Pisany (/fr/) is a commune in the Charente-Maritime department in southwestern France.

==Covered market==
It was King Philip Augustus (1165–1223) who first ordered the building of covered markets in France, allocating a specific position for market stalls and bringing them all together under one roof. The covered market (halle) in Pisany was constructed towards the end of the 16th or beginning of the 17th century, on the orders of Lord Jean de Vivonne (1530–1599), Marquis of Pisany.

The covered market consists of three rows of seven bays, separated by wooden pillars which support superb rafters, some of which were probably recovered from other buildings. Originally, the covered market was rectangular. The eastern wall was cut in 1842 to widen the passageway between the market and the adjacent houses. The covered market was listed on the Supplementary Inventory of Historic Monuments (Inventaire Supplémentaire des Monuments Historiques) in 1971.
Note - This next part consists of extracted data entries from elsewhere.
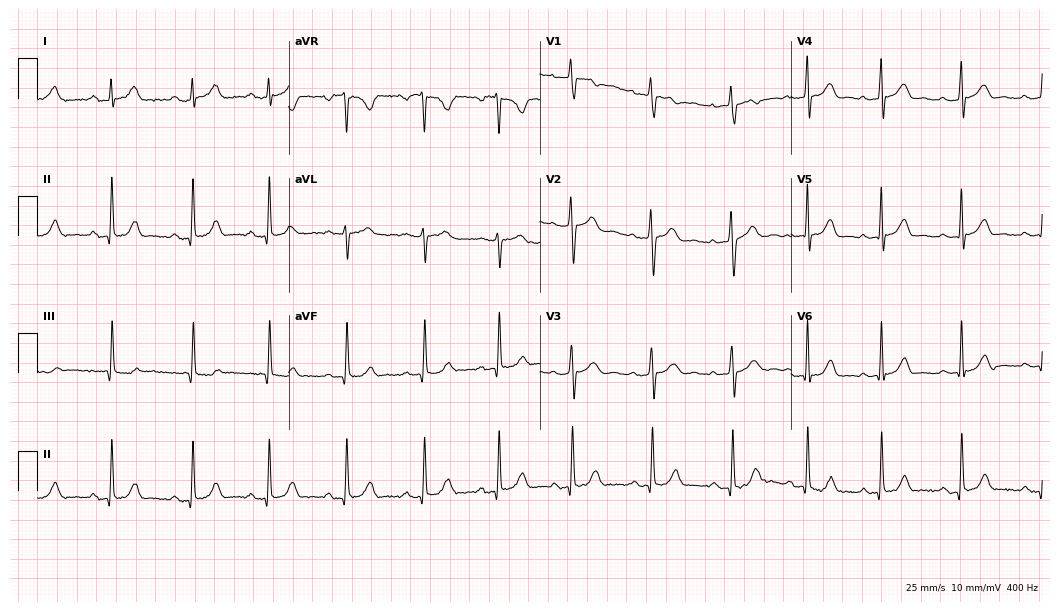
Resting 12-lead electrocardiogram (10.2-second recording at 400 Hz). Patient: a female, 21 years old. None of these six findings is recorded: first-degree AV block, right bundle branch block, left bundle branch block, sinus bradycardia, atrial fibrillation, sinus tachycardia.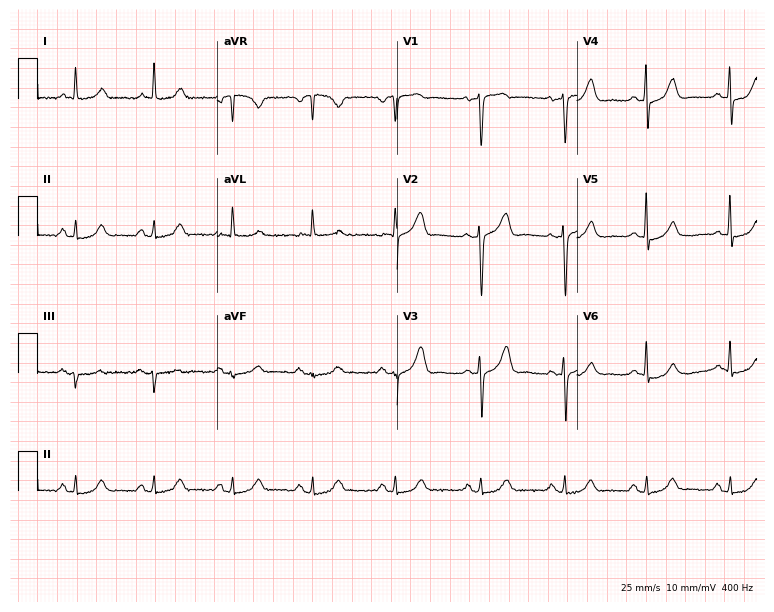
12-lead ECG from a 75-year-old woman. Labelled as a normal ECG.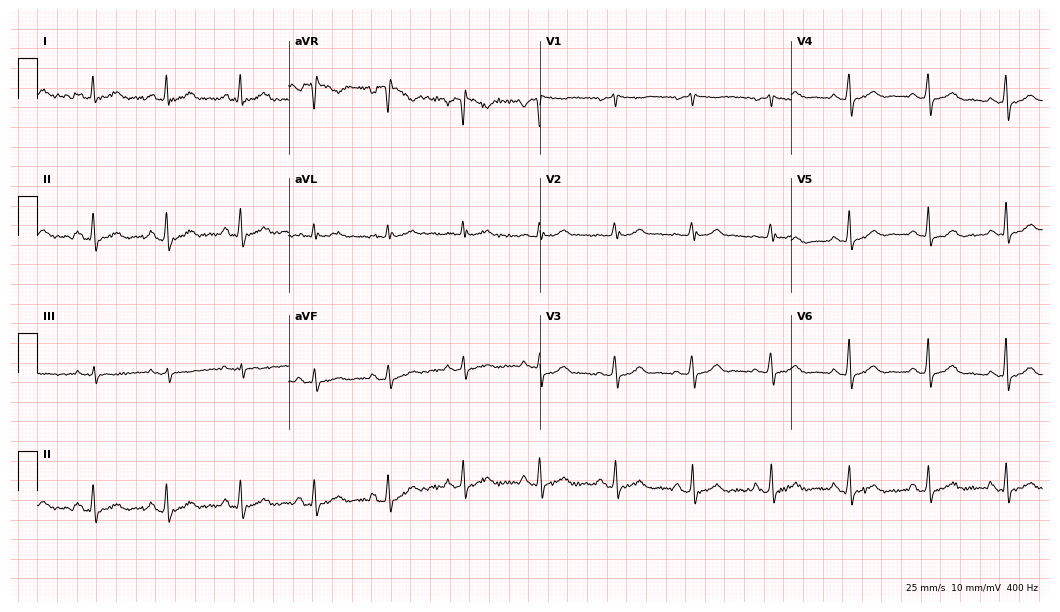
12-lead ECG (10.2-second recording at 400 Hz) from a 61-year-old female. Labelled as a normal ECG.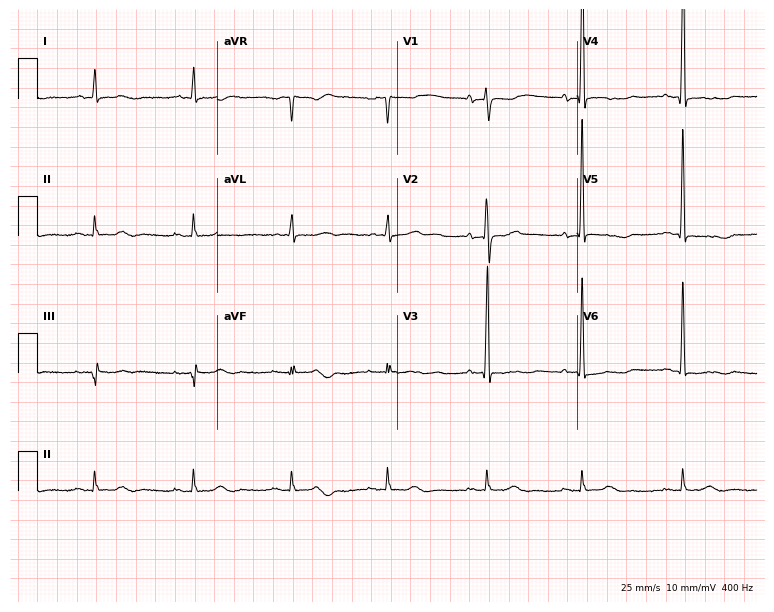
ECG (7.3-second recording at 400 Hz) — a male patient, 78 years old. Screened for six findings — first-degree AV block, right bundle branch block, left bundle branch block, sinus bradycardia, atrial fibrillation, sinus tachycardia — none is recorded.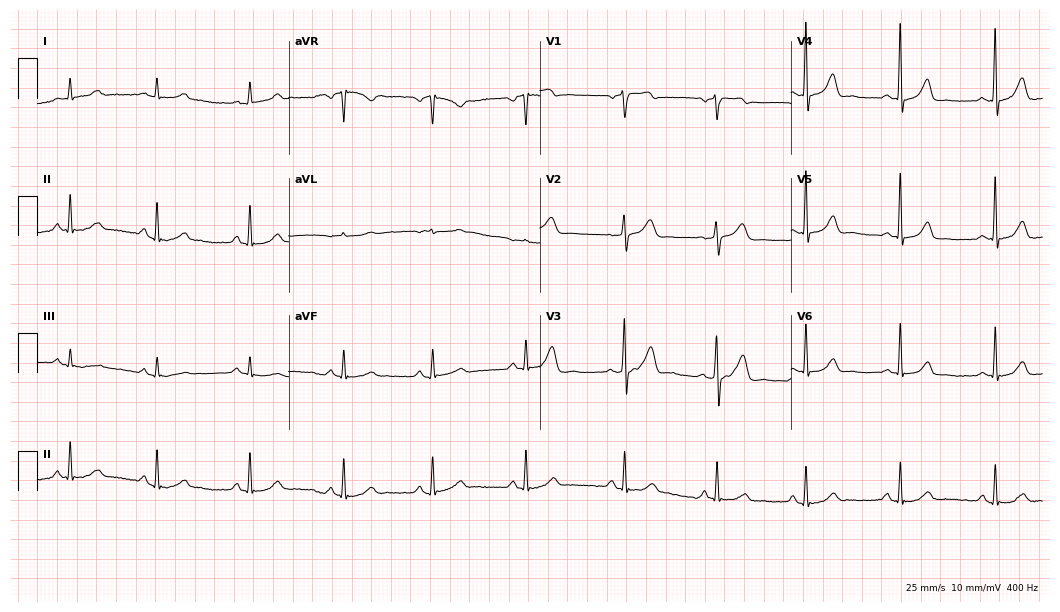
Electrocardiogram (10.2-second recording at 400 Hz), a woman, 64 years old. Overall reading on record: normal ECG.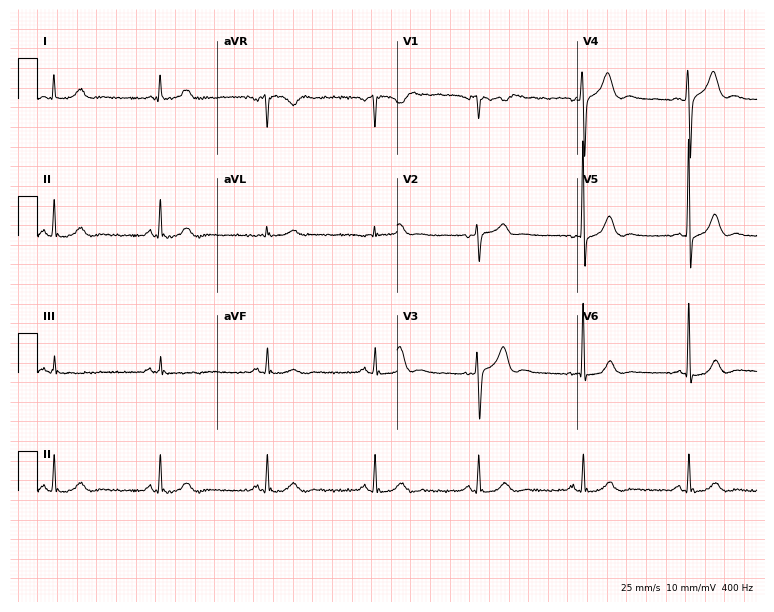
ECG (7.3-second recording at 400 Hz) — a man, 62 years old. Labelled as a normal ECG.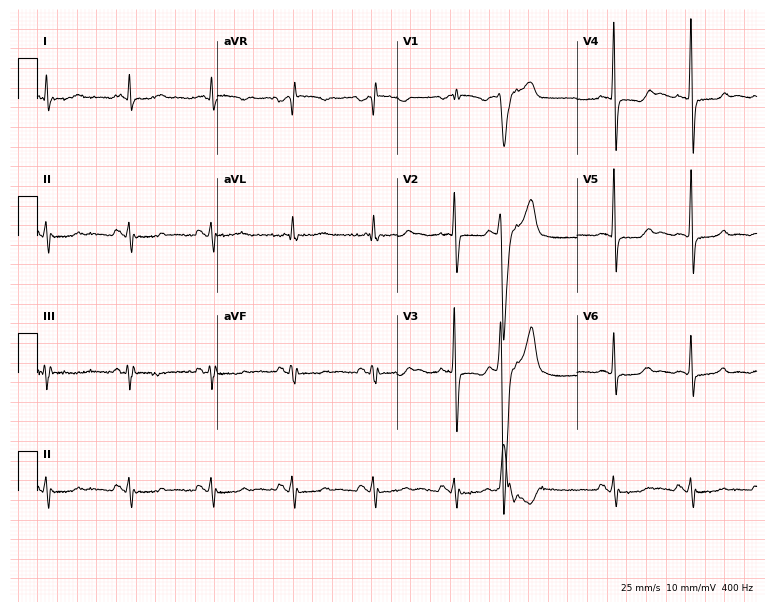
12-lead ECG from a male patient, 70 years old. Screened for six findings — first-degree AV block, right bundle branch block (RBBB), left bundle branch block (LBBB), sinus bradycardia, atrial fibrillation (AF), sinus tachycardia — none is recorded. Findings outside these six are not listed.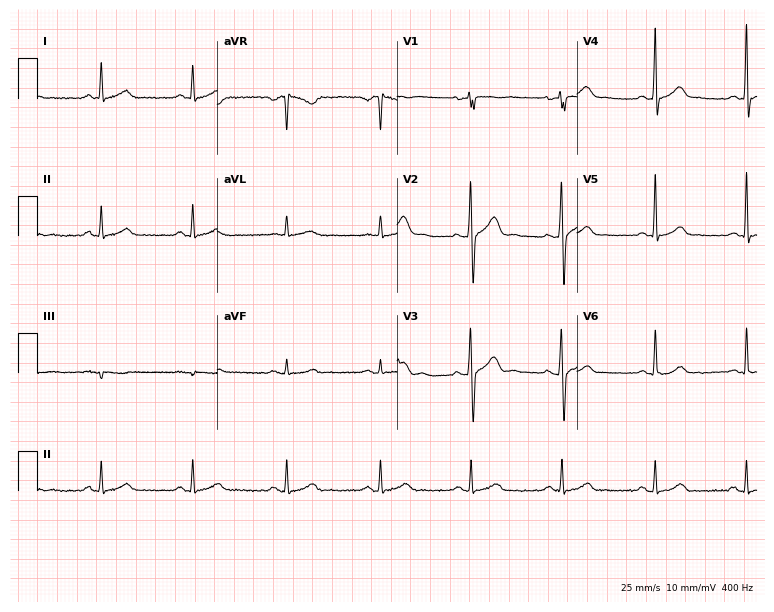
Standard 12-lead ECG recorded from a man, 33 years old. None of these six findings is recorded: first-degree AV block, right bundle branch block, left bundle branch block, sinus bradycardia, atrial fibrillation, sinus tachycardia. Only these six findings were labelled.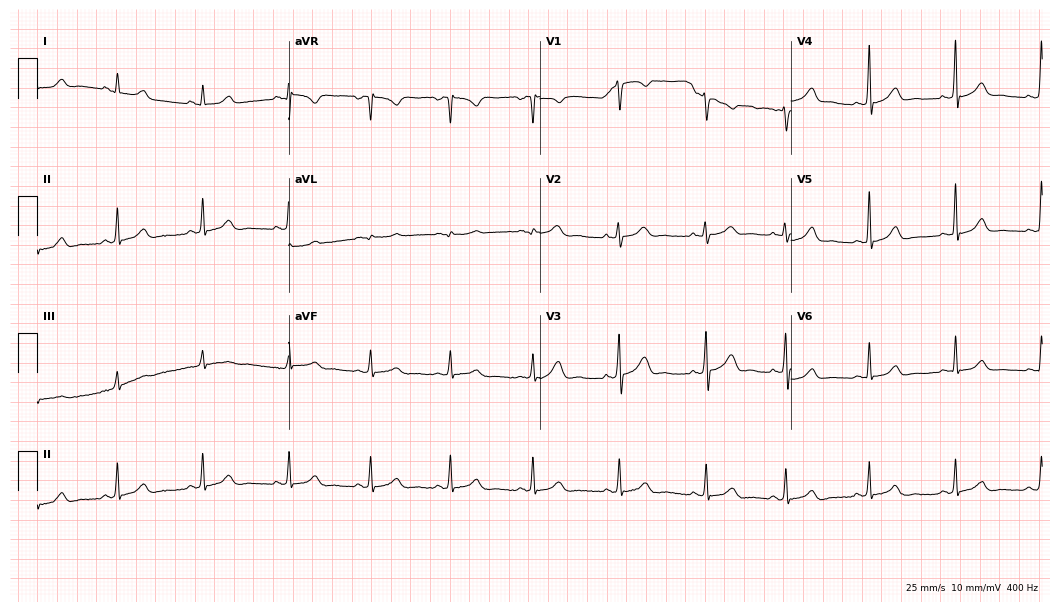
Standard 12-lead ECG recorded from a female, 35 years old (10.2-second recording at 400 Hz). Read as a normal ECG.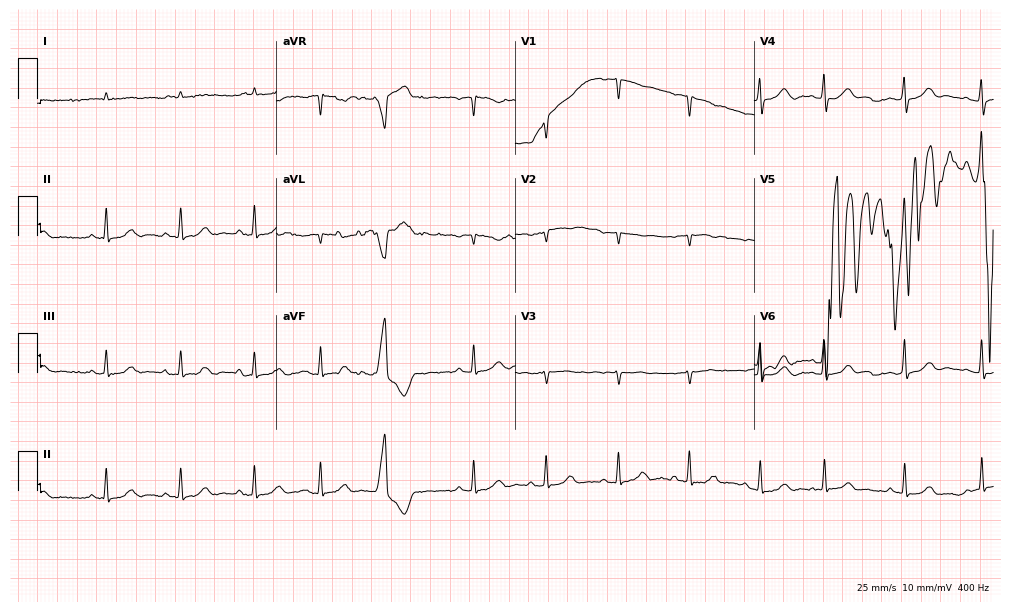
Resting 12-lead electrocardiogram (9.7-second recording at 400 Hz). Patient: an 83-year-old female. None of these six findings is recorded: first-degree AV block, right bundle branch block, left bundle branch block, sinus bradycardia, atrial fibrillation, sinus tachycardia. Only these six findings were labelled.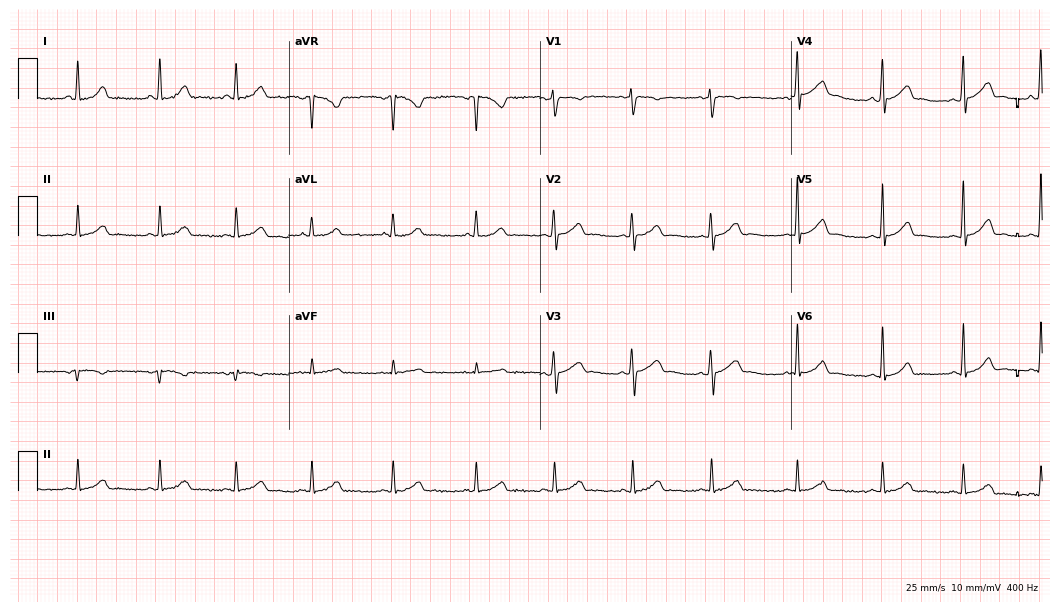
12-lead ECG (10.2-second recording at 400 Hz) from a female patient, 24 years old. Labelled as a normal ECG.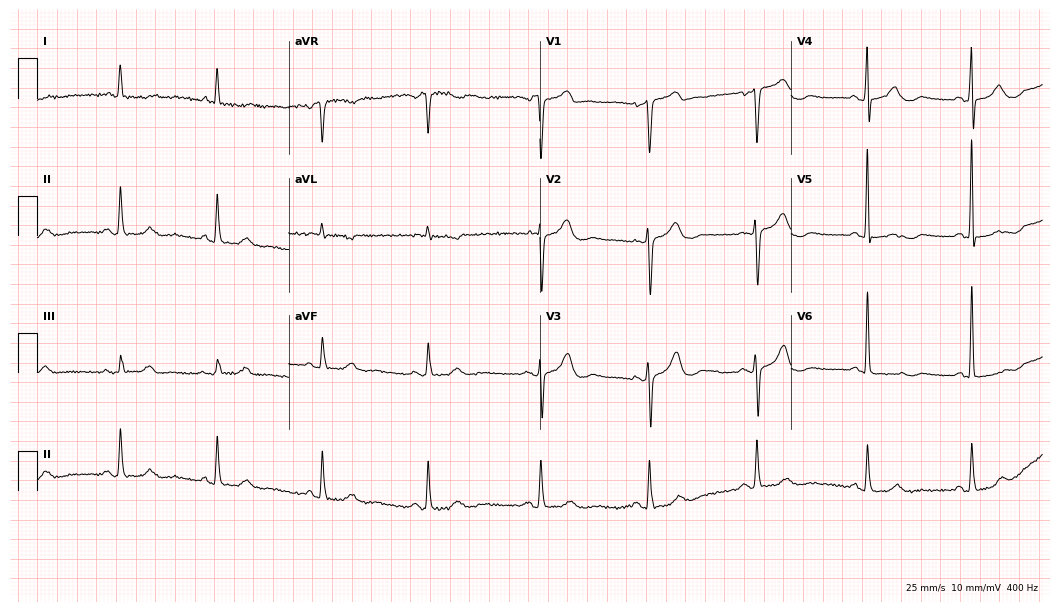
12-lead ECG from a female patient, 69 years old. No first-degree AV block, right bundle branch block, left bundle branch block, sinus bradycardia, atrial fibrillation or sinus tachycardia recorded for this tracing. Only these six findings were labelled.

In 1858, Pisany had up to eight fairs every year. The fairs died out during the 1960s–1970s as transport was modernised; dealers began buying cattle direct from farms and oxen were replaced by tractors. Since 1991, an annual fair has been held on Ascension Thursday, specialising in regional products. There is also a weekly market.

A shoeing stall (travail) from the last working smithy in Pisany has been placed in the covered market for preservation. A shoeing stall was used to restrain oxen and horses while the blacksmith fitted their shoes.

Other timber-built covered markets can be seen in Cozes, Rioux, Saint-Jean-d'Angle and Mornac-sur-Seudre.